Your caregiver may suggest a supplement to give to your baby if it is advantageous to your infant's health or well-being. If supplementing is required, the first choice is the mother's own pumped milk, followed by pasteurized donor breastmilk and lastly, infant formula.


  • Take your baby to see his or her caregiver for the first time within a few days after birth. After that, make sure you keep all appointments with you and your baby's caregiver.

  • Keep important numbers by your phone. These include the number for your caregiver, the baby's caregiver, and a lactation consultant, if you are using one.

  • Think about joining a breastfeeding support group.

  • If you plan to pump:

  • Learn how to use the equipment.
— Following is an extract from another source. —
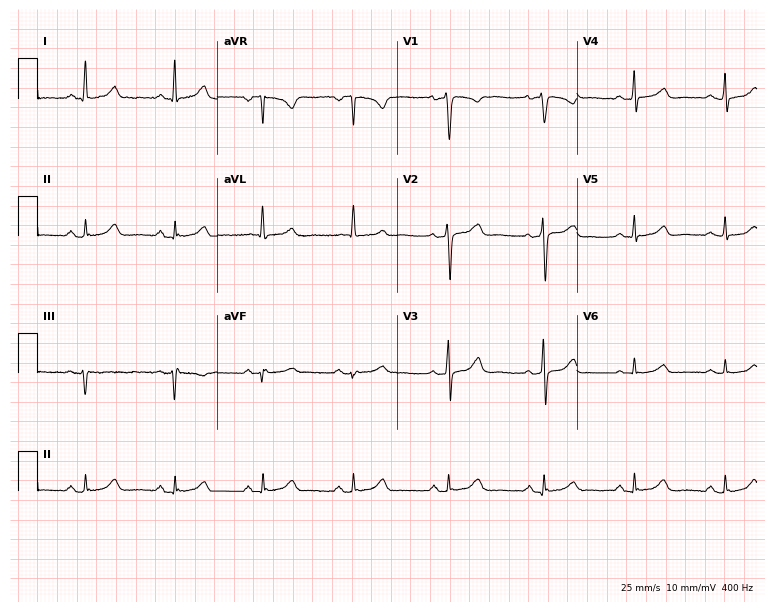
12-lead ECG from a female, 55 years old. Recorded interpretation: within normal limits.

This includes learning how to clean the attachments and bottles.

  • Learn how to store breastmilk. It can be kept in the refrigerator or a cooler. It also can be frozen for future use.

  • You may use lanolin (an ointment) to ease chapped nipples.

  • If your breasts are sore, ask your caregiver whether you should use over-the-counter painkillers.

  • Make sure to eat a healthy and varied diet and to drink water often. This will help your body make the breastmilk your baby needs.

  • Give your baby any medications, such as acid reducers, that the infant's caregiver has prescribed. Follow the directions carefully.

  • If you have questions about birth control, talk with your caregiver. Exclusive breastfeeding might prevent pregnancy. But, you may need to use other birth control methods too.

  • You may choose to use a pacifier. There is evidence that pacifier use during the first year decreases the risk of Sudden Infant Death Syndrome. However, it is beneficial to delay its use until breastfeeding is more likely to be firmly established at about four weeks of age.


WIC, the Women, Infants and Children program, is a nutrition program that helps pregnant women, new mothers and young children eat well and stay healthy. It is available to low income pregnant, breastfeeding and postpartum women and children under five who are at nutritional risk. Contact your local WIC office if you think you may qualify. Their website is http://www.fns.usda.gov/wic/

WIC provides:

  • Special vouchers to purchase healthy foods.

  • Information about nutrition to help you and your family eat well and be healthy.

  • Support and information about breastfeeding your baby.

  • Help in finding healthcare and other community services.


  • Your breast becomes red, painful and hot to the touch. You can still breastfeed if this happens.

  • Engorgement lasts more than two days.

  • You develop a fever of more than 102° F (38.9° C).

  • Your baby is no longer making wet diapers. Or, the baby's bowel movements do not seem to be the right color or texture.

  • Your baby is not gaining weight.

  • Your baby looks yellow in color (jaundiced).


  • Your baby is overly tired (lethargic) and does not want to wake up and feed.

  • An unexplained oral temperature above 102° F (38.9° C) develops.